Family and education
The youngest of the three children of Emiliano Villegas and Norma Buenaventura both from Pateros, he was born on September 28, 1960.

He went through basic education at the Pateros Elementary School, Pateros Catholic School and Colegio de San Juan de Letran. He studied for the priesthood at San Carlos Seminary with a degree Master of Arts in Theological Studies.

Priesthood and bishop years
He was ordained priest on October 5, 1985 and bishop on August 31, 2001 by the late Jaime Cardinal Sin whom he served as private secretary for fifteen years and as Vicar General for 13 years. He then became the first Rector of the EDSA Shrine and Vicar General of the Archdiocese of Manila in concurrent capacity.

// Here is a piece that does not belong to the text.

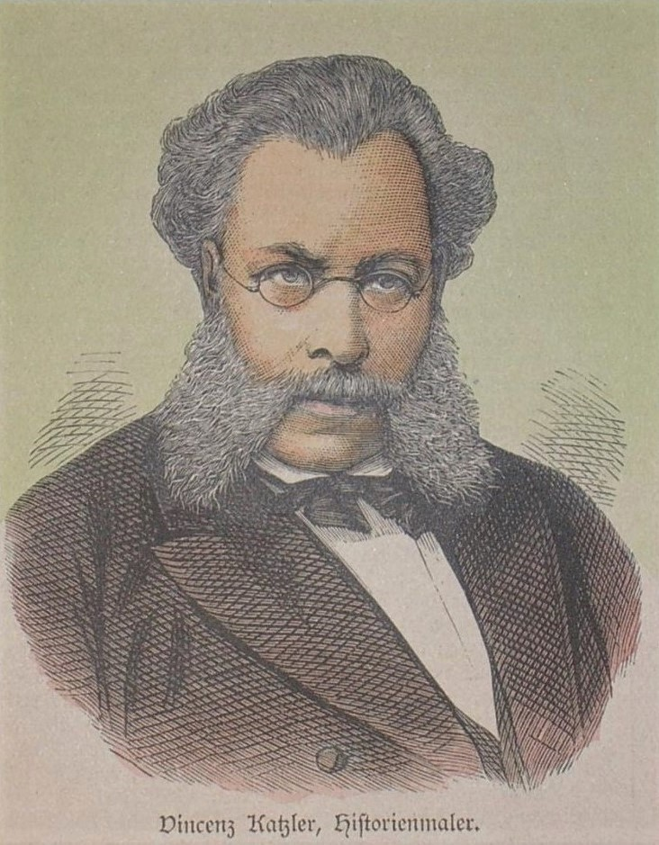 Der Historienmaler Vinzenz Katzler, 1882, teilkolorierter Holzstich, ca. 10 x 8,5 cm

Appointed auxiliary bishop of Manila on July 25, 2001, he was ordained to the episcopacy on August 31, 2001 until his transfer to Balanga on July 3, 2004. He became the Bishop of Balanga from July 3, 2004 until his transfer to Lingayen-Dagupan on November 4, 2009. After he became archbishop of Lingayen-Dagupan on November 4, 2009, Victor de la Cruz Ocampo (who served as Bishop of Gumaca from September 3, 2015 to March 16, 2023) became the diocesan administrator of the diocese that he formerly headed until Ruperto Cruz Santos (also a fellow priest of the Archdiocese of Manila) became his successor as bishop of Balanga on July 8, 2010.

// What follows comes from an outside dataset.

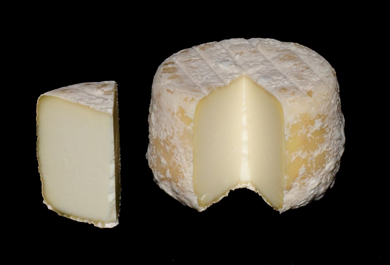 French cheese : Crottin de Chavignol

Due to the sudden death of the San Fernando de La Union Bishop Artemio Rillera, he was also appointed Apostolic Administrator of the said vacant See from November 16, 2011 until October 11, 2012 in a concurrent capacity.
 
He was the Chairman of the Episcopal Commission for Catechesis and Catholic Education of the CBCP from 2003 until 2012 and formerly a member of the Presidential Committee of the Pontifical Council for the Family. He is currently the Chairman of the CBCP Episcopal Commission for Seminaries.
 
He joined the Order of Preachers. He is a chaplain of the Order of Malta and the Equestrian Order of the Holy Sepulchre.
 
He was a synodal father in the Synod of Bishops of 2012 and 2014. He is a member of the Council of the papal foundation Aid to the Church in Need.
 
As of February 2021, he has ordained 234 deacons and 210 priests since his episcopal ordination. In the Archdiocese of Lingayen Dagupan, he has decreed the creation of twelve new parishes and nine quasi parishes, since his installation as Archbishop on November 4, 2009 by opening the archdiocese to the missionary presence of religious priests.
 
He opened the first diocesan theology seminary in northern Philippines in 2013 called Mary Help of Christians Theology Seminary which grants civil master’s degrees in theology and pastoral ministry.

Civic involvement 
In the secular field, he was one of the Ten Outstanding Young Men of the Philippines in the year 2000 and a Catholic Authors Awardee in 1994. The Bataan Peninsula State University conferred upon him a Doctor of Humanities degree honoris causa in recognition of his work for the Province of Bataan. He authored ten books of homilies and spiritual meditations since he was priest of the Archdiocese of Manila until now.

Activity
He is a member of Dominican Clerical Fraternity of the Philippines (DCFP), the Sovereign Military Order of Malta and the Equestrian Order of the Holy Sepulchre of Jerusalem. He was the CEO of the Tenth World Youth Day held in Manila in 1995 and the Fourth World Meeting of Families in 2002.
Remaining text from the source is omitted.